C'est à Axel Brücker que revient le mérite d'avoir, dans son Fulcanelli et le mystère de la croix d'Hendaye (Séguier, 2005), attiré l'attention sur Pierre Jahan et son oeuvre.
Personnellement, je ne considère pas que ce photographe de renom ait dépossédé Julien Champagne de l'illustration des livres de Fulcanelli, à partir des éditions Pauvert, mais plutôt qu'il en a prolongé le travail.
En attendant, peut-être, une prochaine publication de ces livres, qui rende à nouveau justice au talent d'Hubert...
Mais la photographie, comme la peinture, ou le dessin, entre autres, est elle aussi un art et ce désormais depuis plusieurs siècles.
Avec Pierre Jahan (1909-2003), nous nous trouvons donc en bonne compagnie. "Véritable alchimiste de la photo, nous dit Brücker, il développait et "tirait" lui-même ses photos en noir & blanc, dans son atelier ou même dans son appartement, dans lequel il avait installé un laboratoire."
Dès 1929, il devint "photographe-illustrateur", ainsi qu'il se définit lui-même, travaillant pour des revues de prestige comme L'Illustration.
Dans les années 1930, il commence à exposer, avec Henri Cartier-Bresson, Man Ray...son inspiration étant encore très classique, comme en témoigne sa Vierge à l'enfant de 1938.
Dès 1940, cependant, il commence à produire des études de nu.
Pour Brücker, sa plus grande rencontre, son plus génial modèle et maître sera Jean Cocteau, dont il fera les plus beaux portraits, de même qu'il photographiera aussi Colette, ou Picasso.
En 1946, Cocteau co-signera avec lui La mort et les statues (Editions du Compas), dont est extrait le Centaure reproduit ici. Ce volume semble avoir été repris par Seghers en 1977.
En 1949, s'inspirant peut-être des livres de Fulcanelli, Jahan sortira avec Jean-François Noël le premier volume de ses Gisants (Paul Morihien, éditeur) , photographies en pleine ou double page des tombeaux les plus magnifiques comme celui de Blanche de Castille ou Catherine de Médicis. Les photos seront accompagnées de textes de Cocteau.
C'est probablement cet ouvrage des Gisants, consacré à vingt cinq reines et rois de France, et agrémenté de notices historiques de Philippe Erlanger, qui donnera ensuite à Jean-Jacques Pauvert et Eugène Canseliet l'idée de demander à Pierre Jahan de photographier les monuments du Mystère des Cathédrales, et, plus tard, une partie de ceux des Demeures Philosophales.
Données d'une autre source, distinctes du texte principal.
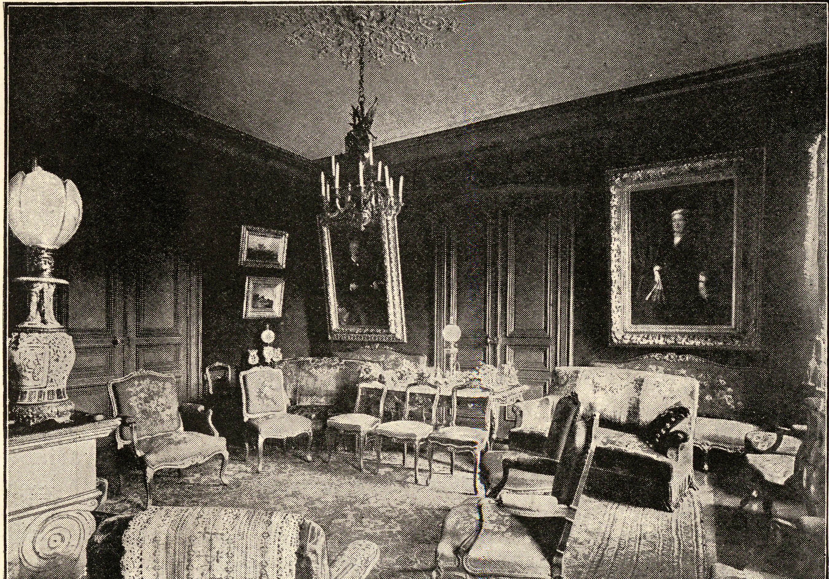 La maison du 2 rue Charles Dubois à Amiens (Somme), où Jules Verne a vécu de 1882 à 1900. Vue du grand salon, appelé aussi "salon de musique".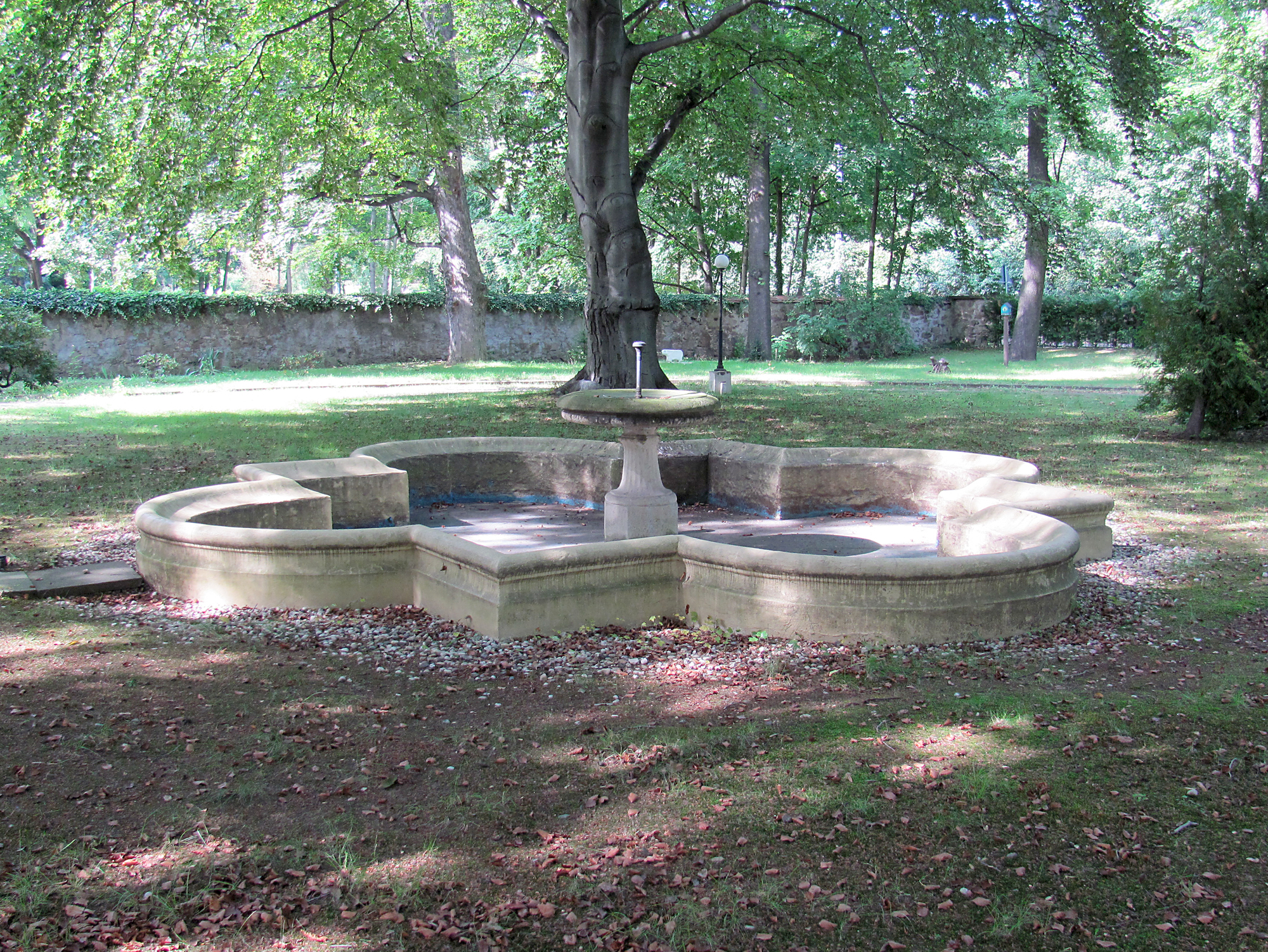 Radebeul, Villa Tanger: Springbrunnen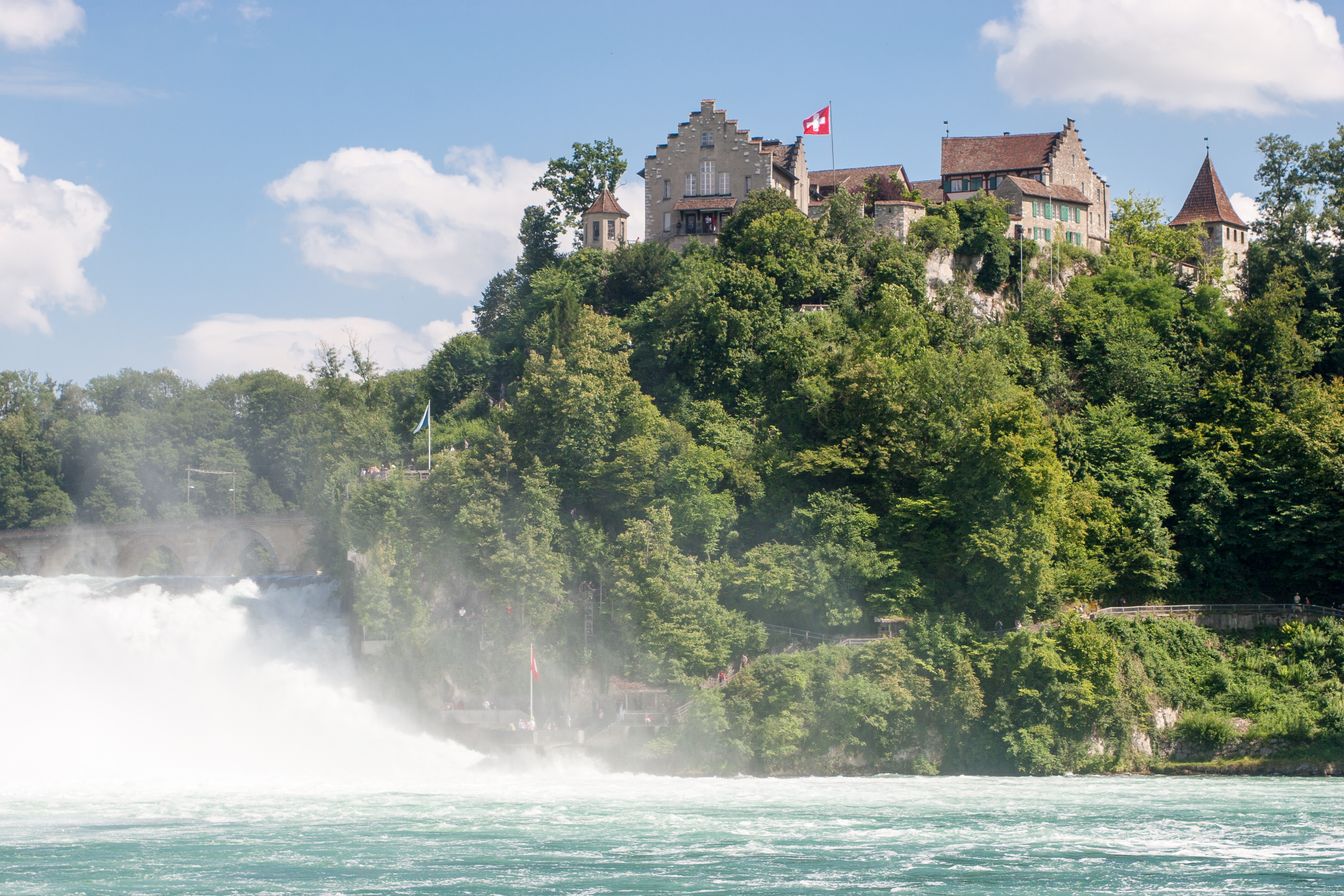 Schloss Laufen am Rheinfall, in 2008 noch ohne Beton-Liftturm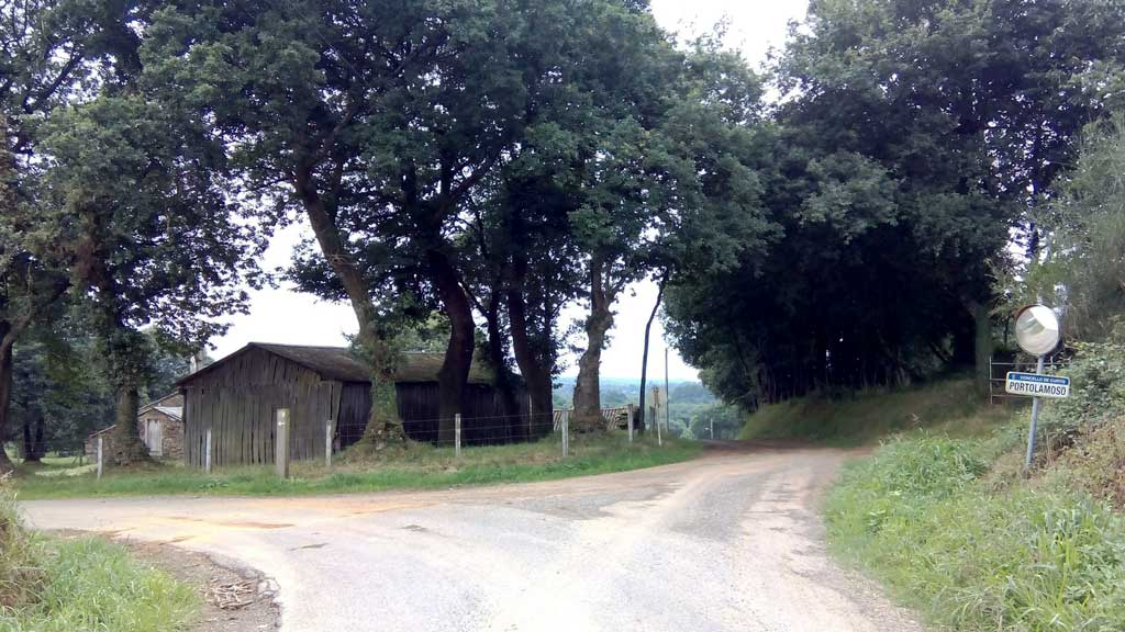 Vista de Portolamoso, Curtis.

En 1950, Pierre Jahan rejoint le Groupe des XV, aux côtés notamment de Robert Doisneau.
Toujours en 1950, ce digne successeur de Julien Champagne a publié aux éditions du Cerf des extraits illustrés du poème de Charles Péguy : Présentation de la Beauce à Notre-Dame de Chartres.
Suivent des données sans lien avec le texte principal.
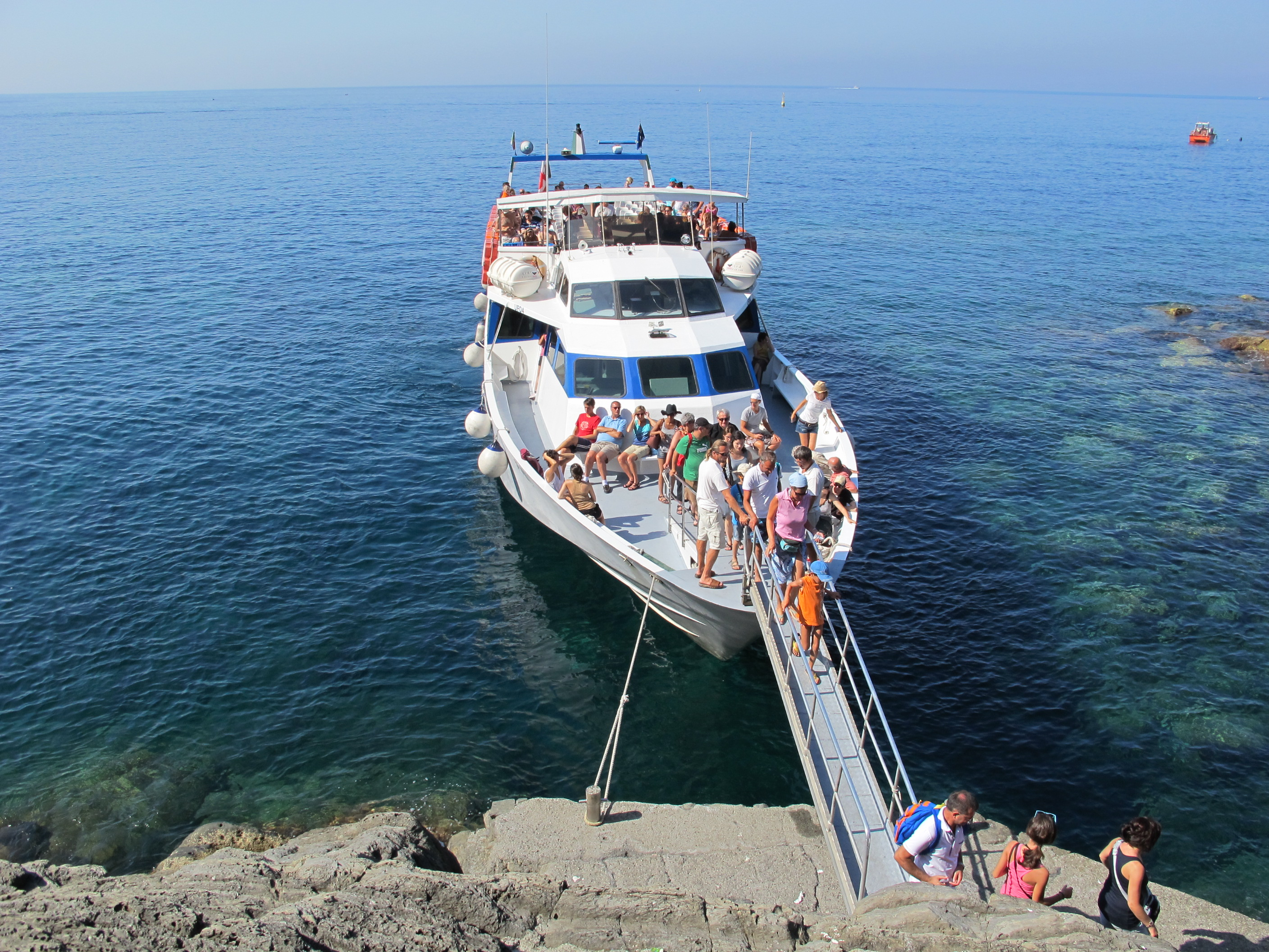 Riomaggiore, attracco nave

Toutefois, cet ouvrage pourrait être une reprise d'une édition antérieure, de 1940 ou du moins des années 1940.
Il existe peu de textes consacrés à Pierre Jahan et à son oeuvre; citons cependant le Des mains parlent de la collection Photogalerie, aux éditions Ides et Calendes, de Neuchâtel (Suisse), qui est paru en 2002, aux bons soins d'Alain Fleig:
http://www.idesetcalendes.eu/index.php?module=produit&prd_id=175
Et ne quittons pas l'ami Pierre sans mentionner l'intérêt de certains des collages photographiques d'un Jahan qui fut à certains égards, lui aussi, proche du surréalisme:
http://www.parisenimages.fr/hist-bio.php
http://www.articite.com/events-arts-visuels/nov05/44.htm
http://maxjulienchampagne.over-blog.it/article-de-champagne-a-pierre-jahan-120342180.html
Ah, oui, j'oubliais; dans les éditions Pauvert des Fulcanelli, "la plupart" des photographies sont de Pierre Jahan, mais les autres?
D'après Richard Caron, dans l'édition Bailly des Deux Logis Alchimiques d'Eugène Canseliet (1998), sur laquelle il nous faudra revenir, les autres clichés auraient été pris par un certain R.J. Ségalat.
R.J. comme Roger-Jean, sans doute, encore un Vaudois!